Problem statement: Give the number of lines in the records that include the word "sample", and nothing besides.

Dataset records:
==*==

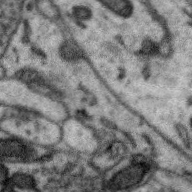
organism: Zebra finch
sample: Brain
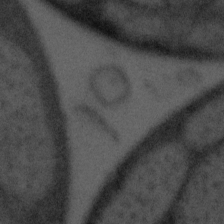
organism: Tuwongella immobilis
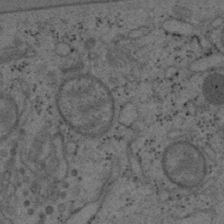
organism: Human
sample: HeLa cells
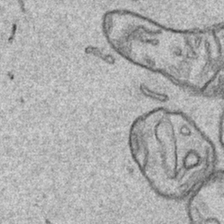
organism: Human
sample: Mitochondria in HCT116 cells
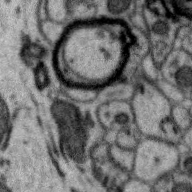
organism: Zebra finch
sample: Brain
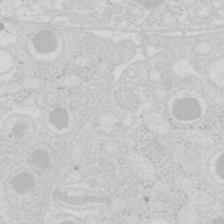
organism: Mouse
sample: Pancreas
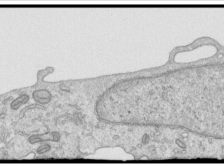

==*==

Solution to this exercise: 5